> **Supplied data**
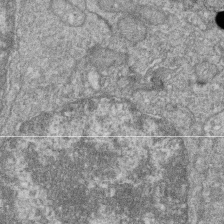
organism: Zebrafish
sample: Cilia; retinal pigment epithelium
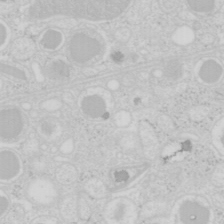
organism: Mouse
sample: Pancreas
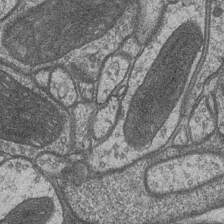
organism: Drosophila
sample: Optic medulla
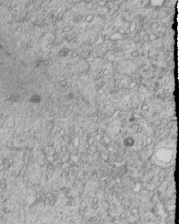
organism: C. elegans
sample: C. elegans embryo early stage
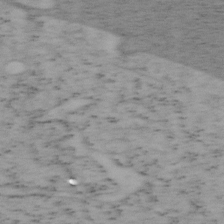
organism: Mouse
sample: OT-I killer T cells with ID8 ovarian cancer cells
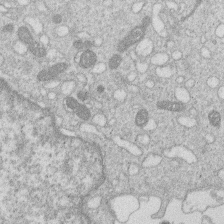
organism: Human
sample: Macrophage cells
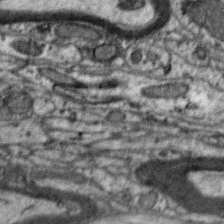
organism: Zebra finch
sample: Brain
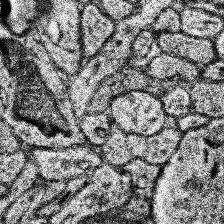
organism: Human
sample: Temporal Lobe
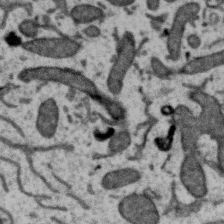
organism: Zebra finch
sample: Brain
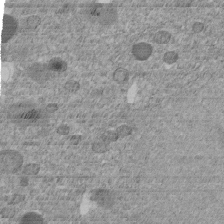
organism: C. elegans
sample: C. elegans embryo early stage
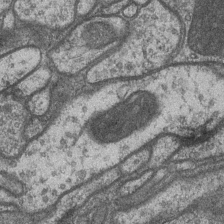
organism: Drosophila
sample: Optic medulla

> **Exercise aim**
Every line above should be copied exactly, apart from any pictures.

> **Problem solution**
organism: Zebrafish
sample: Cilia; retinal pigment epithelium
organism: Mouse
sample: Pancreas
organism: Drosophila
sample: Optic medulla
organism: C. elegans
sample: C. elegans embryo early stage
organism: Mouse
sample: OT-I killer T cells with ID8 ovarian cancer cells
organism: Human
sample: Macrophage cells
organism: Zebra finch
sample: Brain
organism: Human
sample: Temporal Lobe
organism: Zebra finch
sample: Brain
organism: C. elegans
sample: C. elegans embryo early stage
organism: Drosophila
sample: Optic medulla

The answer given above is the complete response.